Jeannie had told her she wouldn’t want to see Annielle, not the way she was now. And probably she shouldn’t even go to Dream. Reality wasn’t stable there, maybe even a side effect of Annielle’s madness, as though ripples of unreality spread out from her like waves from a stone thrown into a still pond. The fish in Dream was the best but Jeannie hardly went herself anymore. She was afraid she’d fall into a breach or get caught in a vortex and not be able to come back. The shredding was getting worse.
There had been other disappointments for Esme, including never speaking with Rachel. Esme felt the stranger was a lot like her; they were both drawn to this isolated hotel for reasons no one else would understand. She had hoped that one day Rachel would stop on the stairs and say hello.

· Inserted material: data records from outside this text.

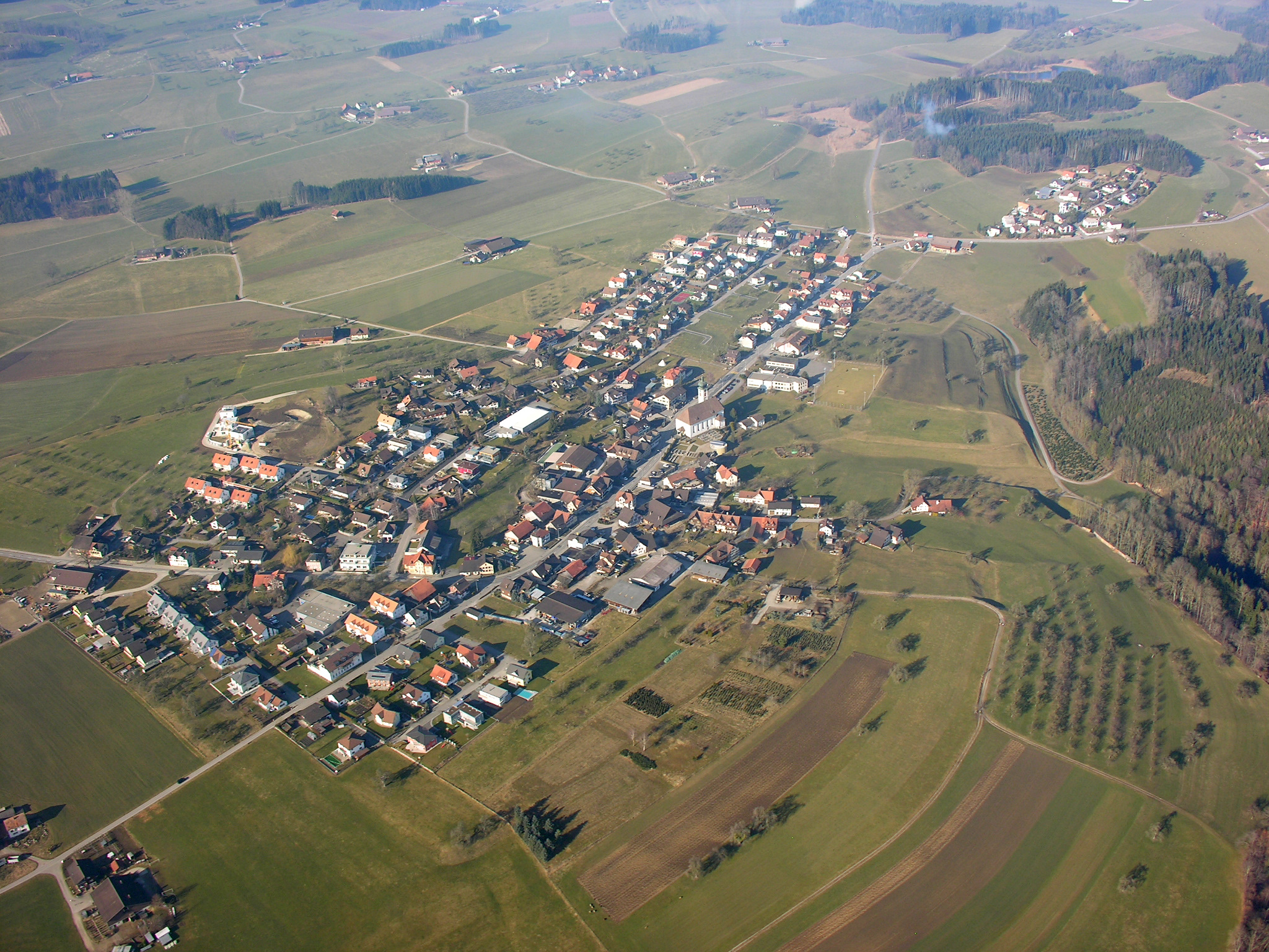 Aerial View of Niederhelfenschwil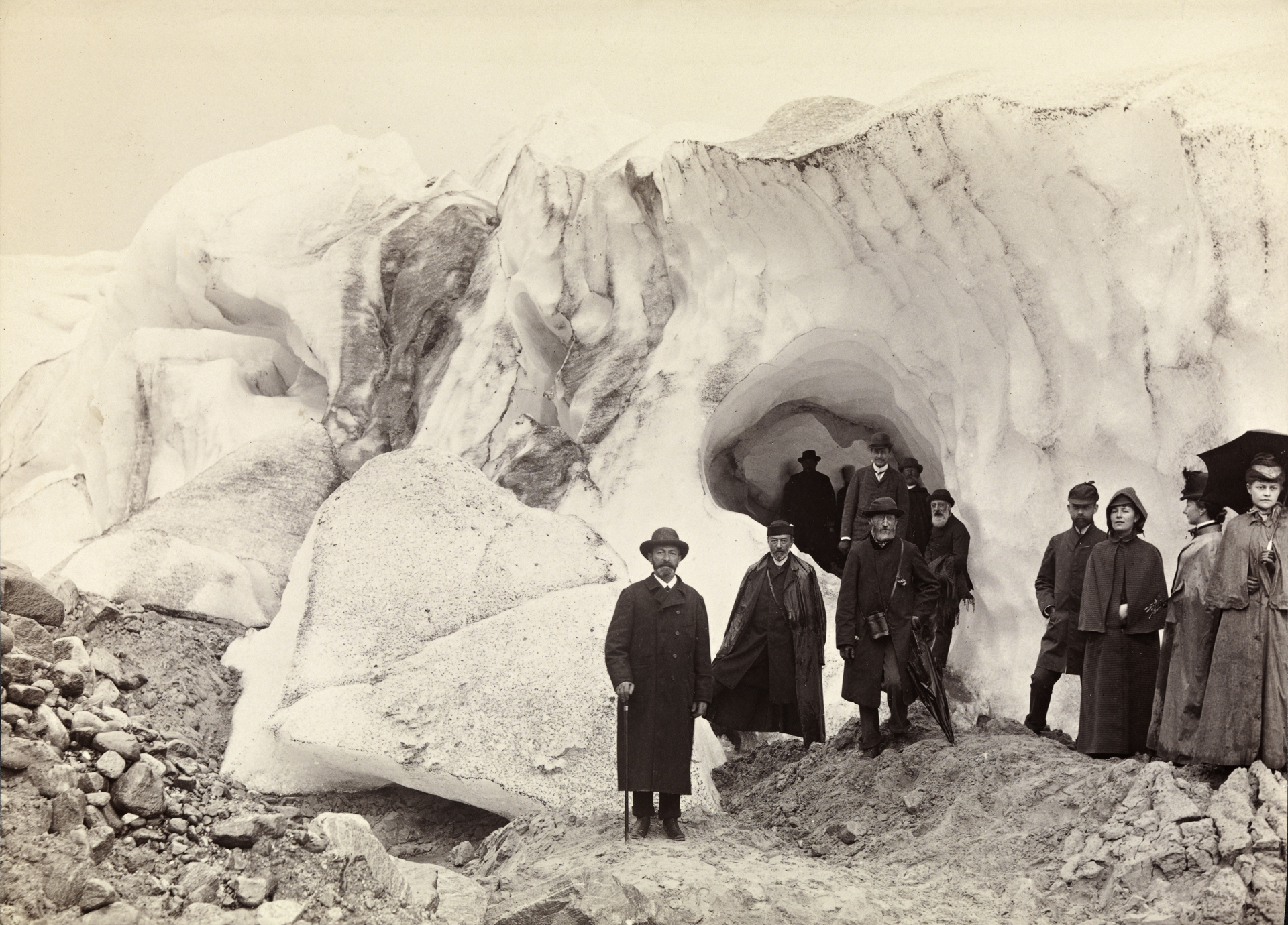 Tittel / Title: 2698. Nordland, Svartisen, Isformer Sted / Place: Nordland, Svartisen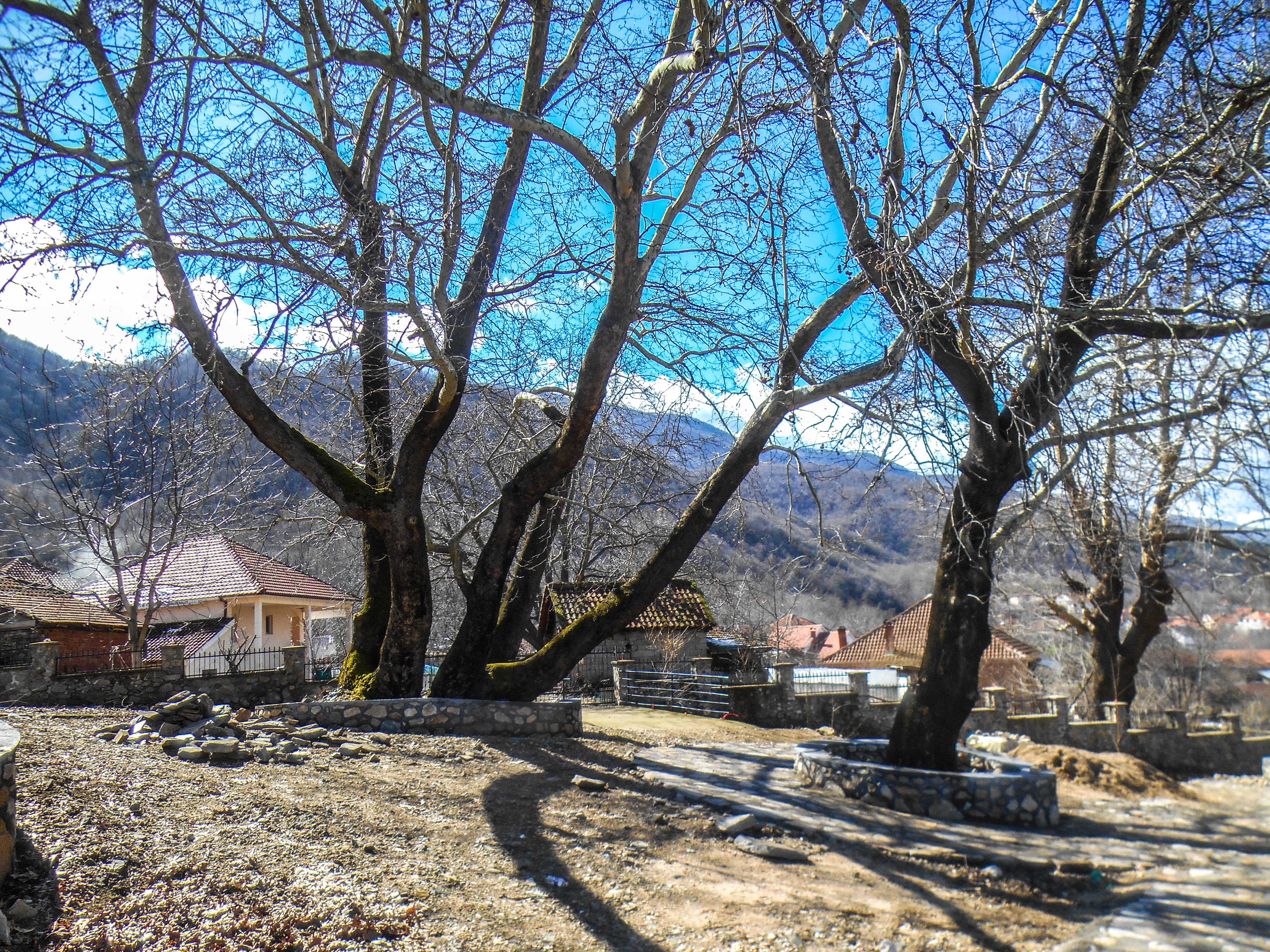 Мокриево

This morning Rachel had sat with them and drunk coffee and eaten toast but she hadn’t spoken much, immersed in her screen. She had wavered a little as though she was only partly there. And Esme had once again felt too shy to start the conversation.
She went inside to rest. They’d all have lunch together at the makeshift dining table they’d set up in the lobby and covered with a red checkered oil cloth to hide the splits in the wood. They’d feast on fish from Jeannie’s last, and she said final, trip to the tip of the peninsula. Esme had gathered wild mint for tea, and there was grated carrot salad from the little garden in the back; carrots and peas liked the sandy soil.
On her way back upstairs she noticed a laptop on the table. The computer belonged to Rachel. Esme glanced around. There was no sign of Margit or Rachel. Esme gently opened the lid. There was text on the screen. It looked like a story or a memoir. Maybe Margit had told her Rachel was a writer. She couldn’t remember.